Text-based Zero-shot Recommendation

To evaluate EasyRec for text-based zero-shot recommendation, we conduct experiments on the sports, steam, and yelp datasets. First, run the following commands to encode the text embeddings for user/item profiles under these three datasets (to utilize the checkpoints obtained from your own training, simply change the argument to --model ./checkpoints/easyrec-roberta-large):

python encode_easyrec.py --model hkuds/easyrec-roberta-large --cuda 0

Then, conduct the evaluation (only the model name for the argument --model here):

python eval_text_emb.py --model easyrec-roberta-large --cuda 0

Since there are 3 diversified profiles for both user and item in each dataset, we perform the evaluation 1+3 times with the corresponding text embeddings and calculate the mean value as the final result.

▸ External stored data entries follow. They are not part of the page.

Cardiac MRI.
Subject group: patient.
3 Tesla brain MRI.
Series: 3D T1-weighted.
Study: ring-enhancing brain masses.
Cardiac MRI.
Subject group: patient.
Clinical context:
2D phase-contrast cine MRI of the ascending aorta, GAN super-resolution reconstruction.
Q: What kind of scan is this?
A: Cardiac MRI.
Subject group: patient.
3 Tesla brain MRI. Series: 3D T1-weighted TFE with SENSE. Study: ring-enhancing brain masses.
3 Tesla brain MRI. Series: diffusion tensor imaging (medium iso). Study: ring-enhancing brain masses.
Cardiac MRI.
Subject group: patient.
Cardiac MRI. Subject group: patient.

Text-enhanced Collaborative Filtering

We conduct evaluation on text-enhanced collaborative filtering performance on the steam dataset. To evaluate EasyRec, please ensure that you have already encoded text embeddings for the steam dataset with the command:

python encode_easyrec.py --model hkuds/easyrec-roberta-large --cuda 0

Then, navigate to the cf_rec folder by running cd cf_rec. After that, execute the following commands to evaluate:

Base model

python run.py --model {model_name} --dataset steam --cuda 0

Text-enhanced model

python run.py --model {model_name}_plus --semantic easyrec-roberta-large --dataset steam --cuda 0

Supported Models: gccf and lightgcn.

🔮 Profile Generation and Diversification

Here we provide some examples with Amazon-Arts Data to conduct user/item profile generation and diversification.

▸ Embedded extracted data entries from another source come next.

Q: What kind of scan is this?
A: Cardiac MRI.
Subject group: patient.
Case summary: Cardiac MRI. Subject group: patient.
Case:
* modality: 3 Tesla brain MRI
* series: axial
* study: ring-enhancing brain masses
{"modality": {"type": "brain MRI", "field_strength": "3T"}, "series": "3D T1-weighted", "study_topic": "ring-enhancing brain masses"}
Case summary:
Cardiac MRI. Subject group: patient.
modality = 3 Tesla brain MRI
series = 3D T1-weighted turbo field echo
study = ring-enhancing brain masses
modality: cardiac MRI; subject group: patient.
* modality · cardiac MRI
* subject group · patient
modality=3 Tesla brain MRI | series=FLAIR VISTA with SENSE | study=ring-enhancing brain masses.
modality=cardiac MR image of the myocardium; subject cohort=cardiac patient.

Firstly, we need to complete the following three steps.

Install the openai library pip install openai
Prepare your OpenAI API Key
Enter your key on Line 5 of these files: generation/generate_profile.py and generation/diverse_profile.py.

Then, here are the commands to generate the desired output with examples:

Profile Generation:

python generation/generate_profile.py
Profile Diversification:

python generation/diverse_profile.py

😀 The instructions we designed are saved in the generation/instruction folder. You can modify them according to your requirements and generate the desired output!

🌟 Citation

If you find this work is helpful to your research, please consider citing our paper:

@article{ren2024easyrec,
  title={EasyRec: Simple yet Effective Language Models for Recommendation},
  author={Ren, Xubin and Huang, Chao},
  journal={arXiv preprint arXiv:2408.08821},
  year={2024}
}

Thanks for your interest in our work!